La bioéconomie est par nature pluridisciplinaire : environnement, agronomie, agriculture, sélection végétale, biologie végétale, agro-alimentaire, procédés, santé, biotechnologies, chimie verte, sciences humaines et sociales, numérique, modélisation, etc. Ici, le rôle d’AgroParisTech se révèle être fondamentale dans la formation des futurs cadres de la bioéconomie, pour des métiers qui bien souvent n’existent pas encore ou vont faire face à des bouleversements et des mutations difficiles, voire impossibles, à prévoir.

Mieux expliquer les bénéfices de la bioéconomie

La bioéconomie est encore peu connue et sa croissance est souvent pénalisée par le contexte économique. Mettre l’accent et surtout prendre en compte les externalités positives de la bioéconomie -telles que la création et la relocalisation d’emplois et le maintien de la compétitivité, la réduction de la dépendance aux ressources non renouvelables, l’atténuation et l’adaptation au changement climatique, la sécurité alimentaire et des ressources la gestion durable, etc. – en matière de produits pétroliers est un critère important de réussite.

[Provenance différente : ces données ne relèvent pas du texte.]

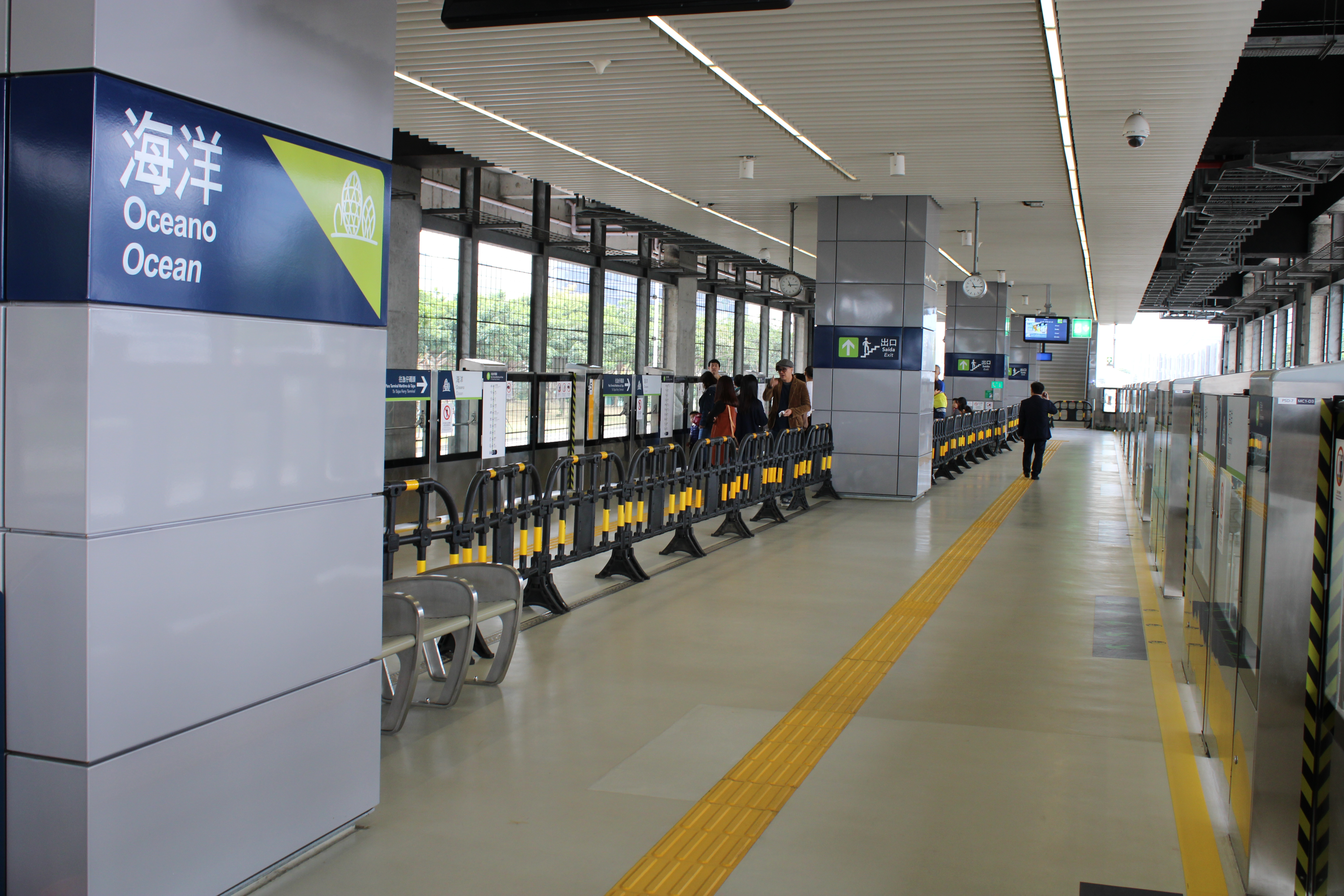 2019年12月的澳門輕軌氹仔線海洋站月臺。

Recommandée dans le plan d’action du ministère de l’Agriculture, la mise en place d’un label « produit d’origine biologique » au niveau européen pourrait aider au développement de la bioéconomie. Car les consommateurs ne sont pas encore suffisamment éduqués et informés, tant sur le potentiel de la bioéconomie que sur ses possibles bénéfices en termes de création d’emplois, de développement des territoires et surtout de prise en compte de l’environnement.